One of the biggest challenges of the data warehousing process is
to bring data out of the variety of systems where it currently is
located and organize it so it all fits together in the data warehouse.
Level
The hierarchies in dimensions have levels which can be used to view
data at various levels of detail. A Time dimension could have levels
for Year, Quarter, Month, and Day. A Product dimension could have
levels for Product Family, Product Category, Product Subcategory,
and Product Name. A Customer Geography dimension could have levels
for Region, Country, District, State, City, and Neighborhood.
M
Multidimensional Schema MDD (Multidimensional Database) The
querying language for OLAP cubes. MDX has some similarities to SQL,
but has many unique features. The following query returns a cellset
with the names of the store regions on the columns, the names of
product families on the rows, and the profit displayed in the cells:
select [Stores].[Region].Members on columns, [Products].{Product
Family].Members on rows from SalesCube where ([Measures].[Profit])
Measure
A numeric value stored in a fact table and in an OLAP cube. Sales
Count, Sales Price, Cost, Discount, and Profit could all be measures
in an OLAP cube.
Member
One of the data points for a level of a hierarchy of a dimension.
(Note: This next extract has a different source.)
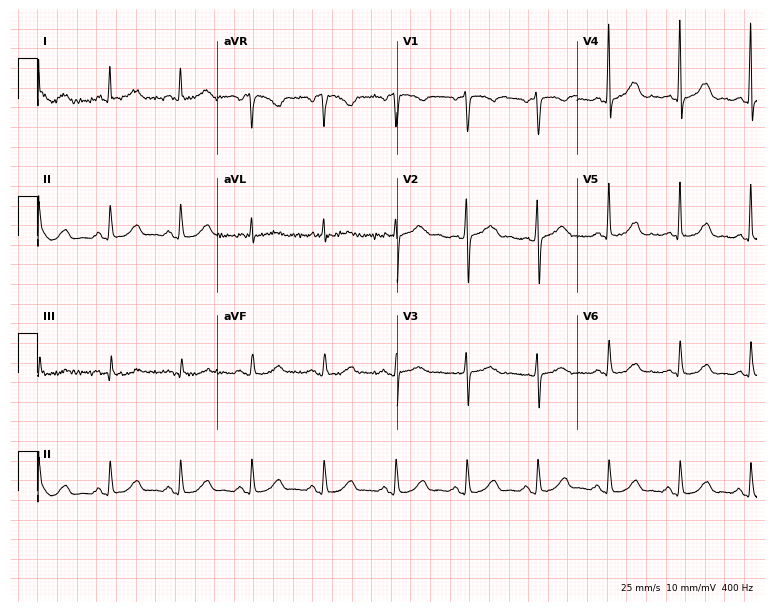
Electrocardiogram (7.3-second recording at 400 Hz), a female patient, 54 years old. Overall reading on record: normal ECG.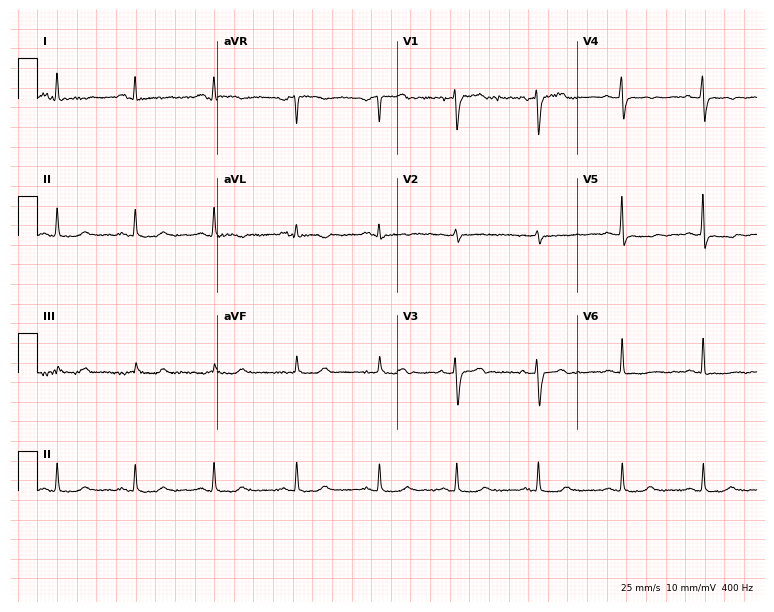
Electrocardiogram (7.3-second recording at 400 Hz), a female, 56 years old. Of the six screened findings (first-degree AV block, right bundle branch block, left bundle branch block, sinus bradycardia, atrial fibrillation, sinus tachycardia), none is recorded.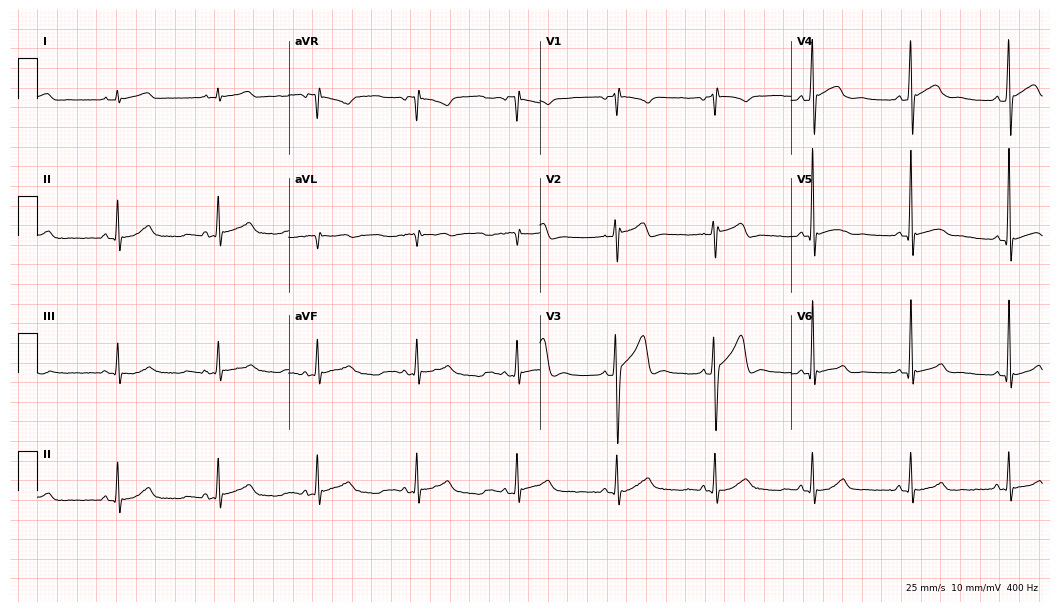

Some of the members of the Month level of the Time dimension are
January, February, March, and April.
Member Property
An attribute of a level that is available for OLAP querying. In
Microsoft Analysis Services you can create member properties for
any level. These member properties can be referenced directly in
MDX queries and they can also be used for creating virtual dimensions.
Metadata
Also Known As: Meta Data or Meta-data Data that describes the data
in the warehouse. Metadata includes the following: A description
of tables and fields in the warehouse, including data types and
the range of acceptable values. A similar description of tables
and fields in the source databases, with a mapping of fields from
the source to the warehouse. A description of how the data has been
transformed, including formulae, formatting, currency conversion,
and time aggregation. Any other information that is needed to support
and manage the operation of the data warehouse. There are a number
of companies and organizations attempting to standardize the use
of metadata. A standard metadata model would greatly aid the process
of integrating data warehousing tools from different companies.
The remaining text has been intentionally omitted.